First, the final piece. Below is a full zoomed out view of the entire final output. I like it. It looks pretty nice. Unfortunately, I was so enamored with the design and the process that the final piece is all but useless as an online experience. While it looks nice from this zoomed out position, it is SO HUGE (and circular) that you need to zoom way in (and rotate it) to be able to read all of the detail. And there is a lot of detail worth consuming. The image below won’t allow you to explore.
Here’s a legend for how to read it:
This zoomable version will allow exploration. But you need to use the tools to zoom and rotate to really check out all the nuance of the data.
OK, so the first problem is that the final output (so I guess that’s really the last problem) is not very consumable for an online audience. BTW, I knew this early on but decided that I wanted to create a printable piece for potential placement in an exhibition of some kind. I knew what I was getting into. (If you know of a museum or art gallery looking for a piece to exhibit…reach out!)

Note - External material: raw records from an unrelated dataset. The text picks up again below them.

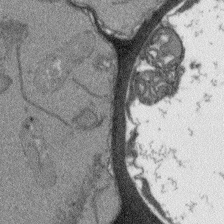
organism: Arabidopsis thaliana
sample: Root tip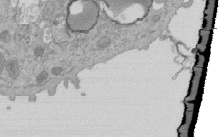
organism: Mouse
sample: ED-1 cell nuclei; centrioles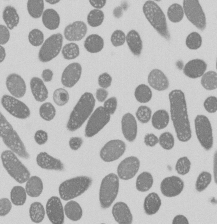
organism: E. coli
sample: Bacterial nucleoid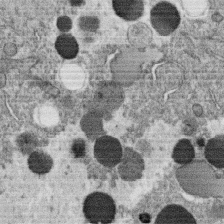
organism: C. elegans
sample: C. elegans oocyte; sperm cells

Let’s go back to the very beginning. I loved the idea of trying to capture what it must have been like to be at Woodstock. The music, the weather, the overall vibe of the place. My first task, therefore, was to define what that means and translate that into data that I could try to track down. There were things like when different artists played, what they sang about, how the music felt, how crowded it was, the weather…so much potential data! This seemed like a solid creative exercise that would be fun to put together for a deadline-driven event. I had plenty of time to pull it together too (I started in January, 2019, and the anniversary wasn’t until August.)
There were a ton of artists who played at different times of day, playing different types of music, about different themes, using different language. All of this is data – time and length of the set, the tone of lyrics and the music itself. Easy!

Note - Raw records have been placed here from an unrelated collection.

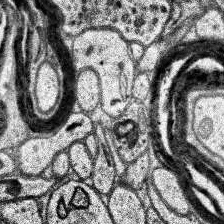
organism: Human
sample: Temporal Lobe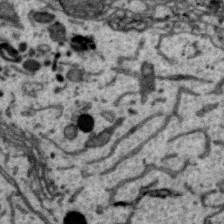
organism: Zebra finch
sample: Brain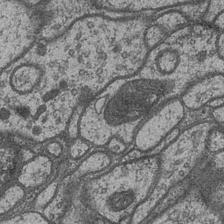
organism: Drosophila
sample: Optic medulla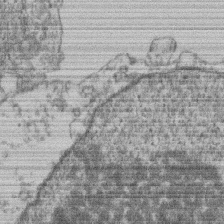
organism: Mouse
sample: T cell stromal cell synapse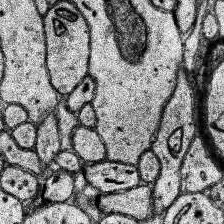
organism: Human
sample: Temporal Lobe

Even something as simple as the artist play times is heavily disputed. One of the great legends of Woodstock – that traffic jams delayed the start of the festival, so Richie Havens had to jump ahead in the set list and “played for three hours” is likely not true. The official Woodstock site perpetuates that legend but alternate sources indicate he played first, yes, but played a regular set. This was my typical experience on this entire project – source some data, find conflicting data, and try to just figure out who to trust and whose data to use in the final graphic. (The final output likely contains a lot of errors and certainly many guesstimations.)

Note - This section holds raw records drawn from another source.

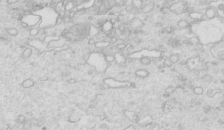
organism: Mouse
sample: Multiciliated cells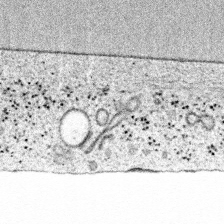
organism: Human
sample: HeLa cells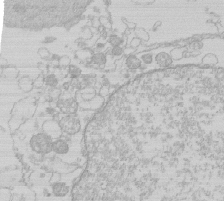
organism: Human
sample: Macrophage cells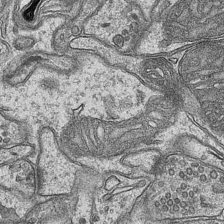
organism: Mouse
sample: CA1 Hippocampus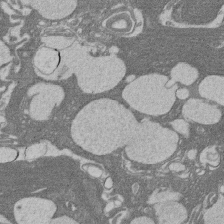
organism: Rat
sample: Salivary granule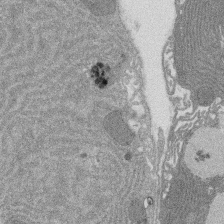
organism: Rat
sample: Salivary granule

The graphic includes anecdotal explanations of many incidents throughout the event, including a nod to this disproven (?) legend.
You’ll notice that for each artist, you can see every song they played, and an average song length (the arc length the song occupies around the circle.) There was no way to find out how long each individual song was, so each song in the visualization is just a proportional share of the entire set length. This was one of so many small decisions that had to be made because of bad or missing data.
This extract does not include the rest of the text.